This is a complicated question, not least because the “good guys” and “bad guys” aren’t always easy to identify, but also because military service often is involuntary and we recognize it’s unfair to punish people for things over which they have no choice.

But even this gets sticky. After World War II, many German war criminals resorted to the defense of “orders are orders,” drawing upon the widely accepted dictum that soldiers must follow their orders without questioning them.

But must they? Following the My Lai revelations, U.S. military codes were revised to require American soldiers to refuse to obey “unlawful” orders. But what is an unlawful order, and who decides whether it is? Many military experts have questioned whether an ordinary soldier in the field, who’s had the sanctity of military hierarchy instilled him, should be expected to make such judgments on his own. Far more likely, he’ll simply do what he’s told by his superiors.

Who decides what is a “just” war, or a war crime? The old saw goes that winners write history, but that won’t strike most people as satisfactory. The Nazis weren’t bad guys just because they lost. It is universally accepted among civilized peoples that their behavior was evil. Likewise, the American South’s bloody rebellion to preserve slavery has few defenders today.

But what about the Wehrmacht? Professional historians and thoughtful readers of history distinguish between the soldiers of the regular German army and the Nazi regime’s paramilitary organizations (SS, Gestapo, einsatzgruppen, etc.).

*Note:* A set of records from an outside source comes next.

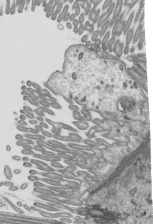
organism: Mouse
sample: Mouse epididymis efferent ductule cilia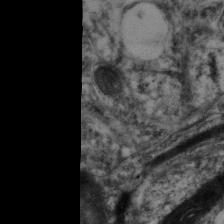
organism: Mouse
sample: Neocortex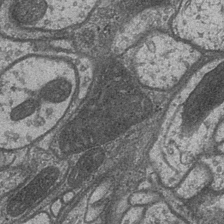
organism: Drosophila
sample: Optic medulla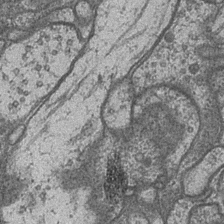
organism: Drosophila
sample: Optic medulla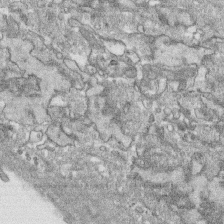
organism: Human
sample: CRL-1474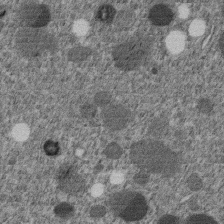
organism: C. elegans
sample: C. elegans embryo early stage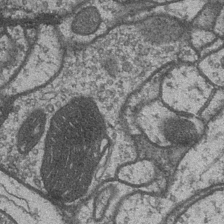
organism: Drosophila
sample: Optic medulla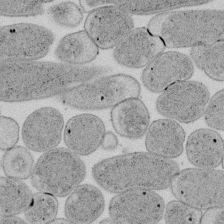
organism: E. coli
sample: Bacterial nucleoid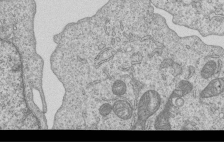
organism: Human
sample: MDA-MB-231 cells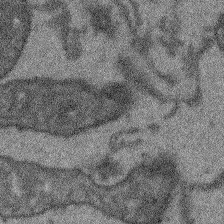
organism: Arabidopsis thaliana
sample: Root tip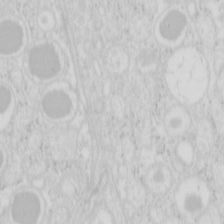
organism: Mouse
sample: Pancreas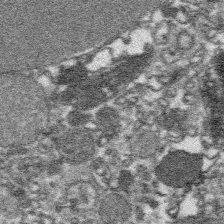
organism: Platynereis dumerilii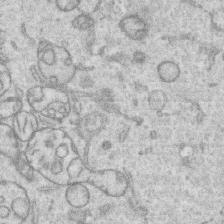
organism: Human
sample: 1205lu cells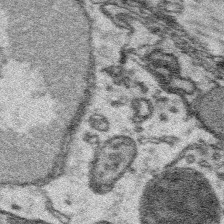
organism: Platynereis dumerilii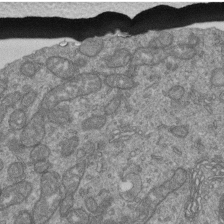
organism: Human
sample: Retinal organoid Rod and Cone cells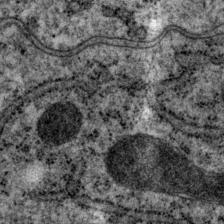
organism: P. pacificus
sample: Pharynx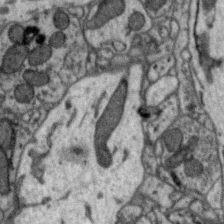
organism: Zebra finch
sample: Brain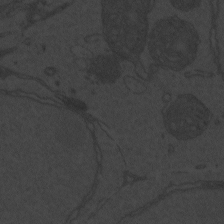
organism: Zebrafish
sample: Macrophage infected with Toxoplasma gondii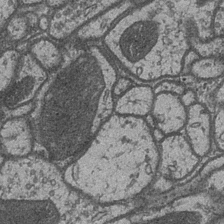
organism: Drosophila
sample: Optic medulla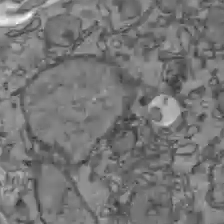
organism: C57BL Mouse
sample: Liver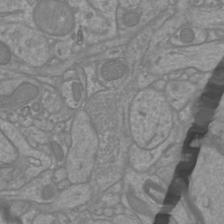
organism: Mouse
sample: Cortical neurons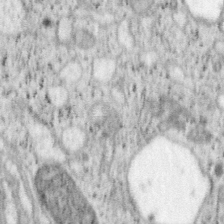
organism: Mouse
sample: OT-I killer T cells with ID8 ovarian cancer cells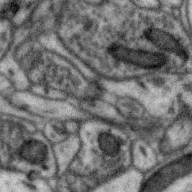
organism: Zebra finch
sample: Brain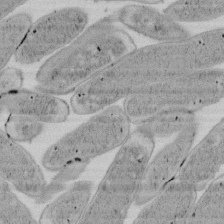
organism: E. coli
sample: Bacterial nucleoid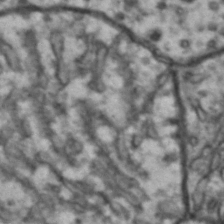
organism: Drosophila
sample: Brain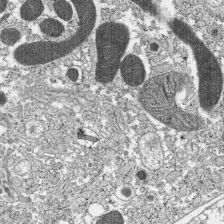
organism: C57BL Mouse
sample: Pancreatic islet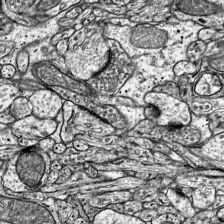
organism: Mouse
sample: Visual Cortex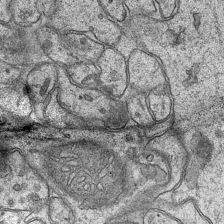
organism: Mouse
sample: CA1 Hippocampus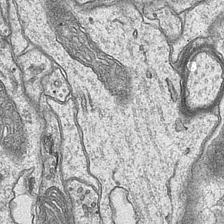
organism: Mouse
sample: CA1 Hippocampus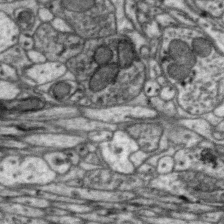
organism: Zebra finch
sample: Brain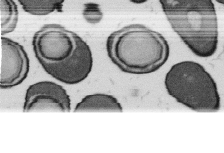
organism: B. subtilis
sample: Bacterial spore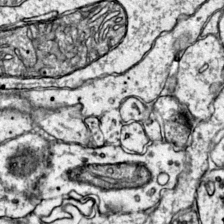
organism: Mouse
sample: Primary visual cortex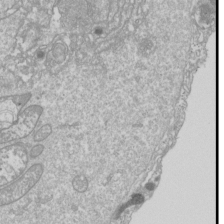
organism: Drosophila
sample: Cell division; meiosis; drosophila spermatocytes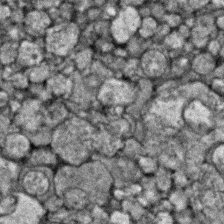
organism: Zebrafish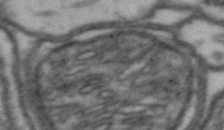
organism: Drosophila
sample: Brain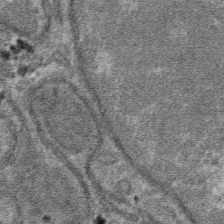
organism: Mouse
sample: Mouse hepatocytes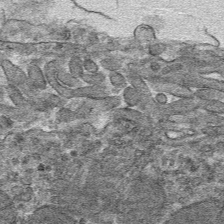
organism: Mouse
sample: Mouse hepatocytes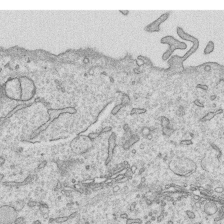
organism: Human
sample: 1205lu cells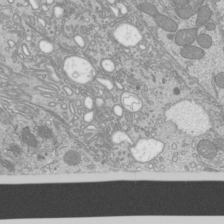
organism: Mouse
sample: Cilia; mouse epididymis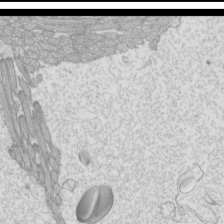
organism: Mouse
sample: Cilia; mouse epididymis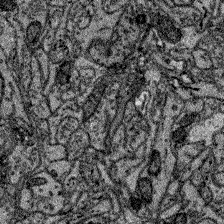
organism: Zebrafish
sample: Larval olfactory bulb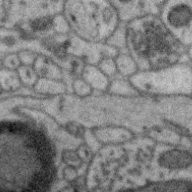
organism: Zebra finch
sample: Brain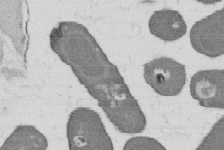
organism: B. subtilis
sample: Bacterial spore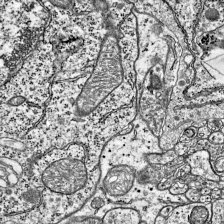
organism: Mouse
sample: Visual Cortex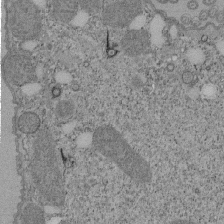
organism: Tetrahymena
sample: Cilia in tetrahymena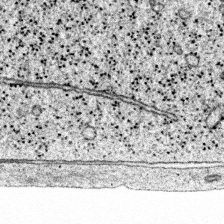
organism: Human
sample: HeLa cells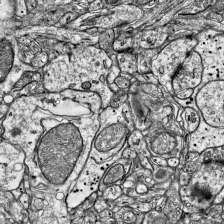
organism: Mouse
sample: Visual Cortex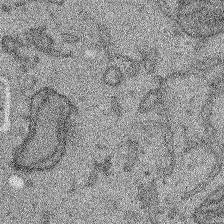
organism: Human
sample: HeLa cells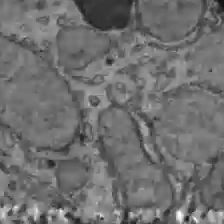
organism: C57BL Mouse
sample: Liver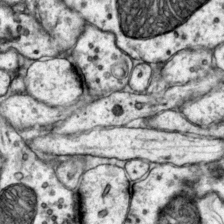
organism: Mouse
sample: Primary visual cortex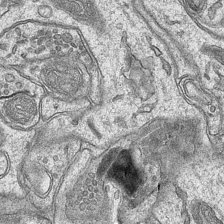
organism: Mouse
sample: CA1 Hippocampus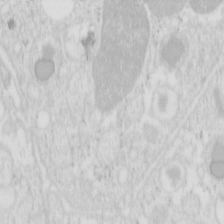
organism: Mouse
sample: Pancreas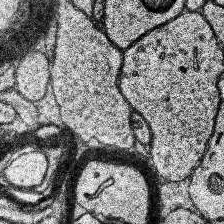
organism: Human
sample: Temporal Lobe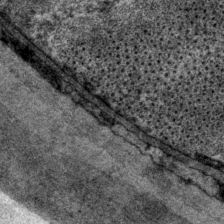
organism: P. pacificus
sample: Pharynx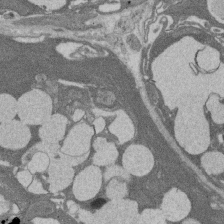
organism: Rat
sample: Salivary granule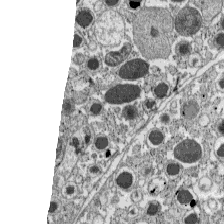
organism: C57BL Mouse
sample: Pancreatic islet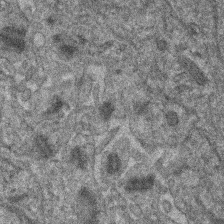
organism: Human
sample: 1205lu cells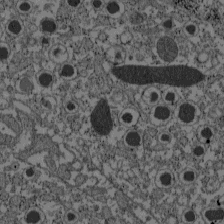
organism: C57BL Mouse
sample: Pancreatic islet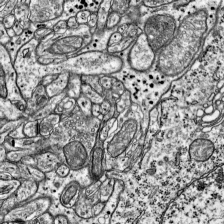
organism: Mouse
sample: Visual Cortex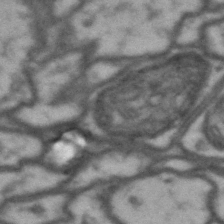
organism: Drosophila
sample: Brain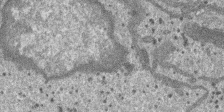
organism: Human
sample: Lung epithelial cells infected with SARS-CoV-2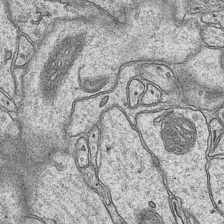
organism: Mouse
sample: CA1 Hippocampus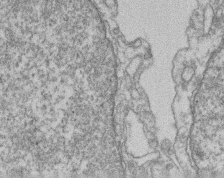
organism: Mouse
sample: T cell stromal cell synapse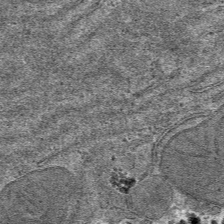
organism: Mouse
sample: Mouse hepatocytes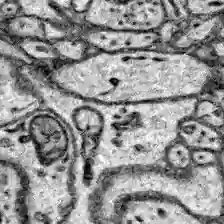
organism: Zebrafish
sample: Brain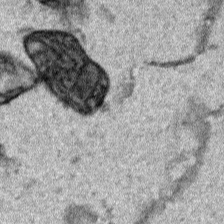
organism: Human
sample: Mitochondria in HCT116 cells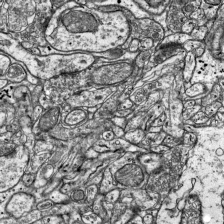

The Wehrmacht is widely respected among history buffs for its fighting ability. In its time, it was the world’s best army, and it took everything the Allies could muster to defeat them.

So, too, with Confederate soldiers, especially Lee’s Army of Northern Virginia. Those who study Civil War battles often come away impressed by the skill and tenacity of Rebel soldiers. Lee’s army was one of history’s greatest fighting organizations. The soldiers of the Confederacy were as good at their craft as any soldiers of any army at any place or time in history. We can admire and respect them without liking the cause for which they fought. It’s often stated this way: Great soldiering, terrible cause.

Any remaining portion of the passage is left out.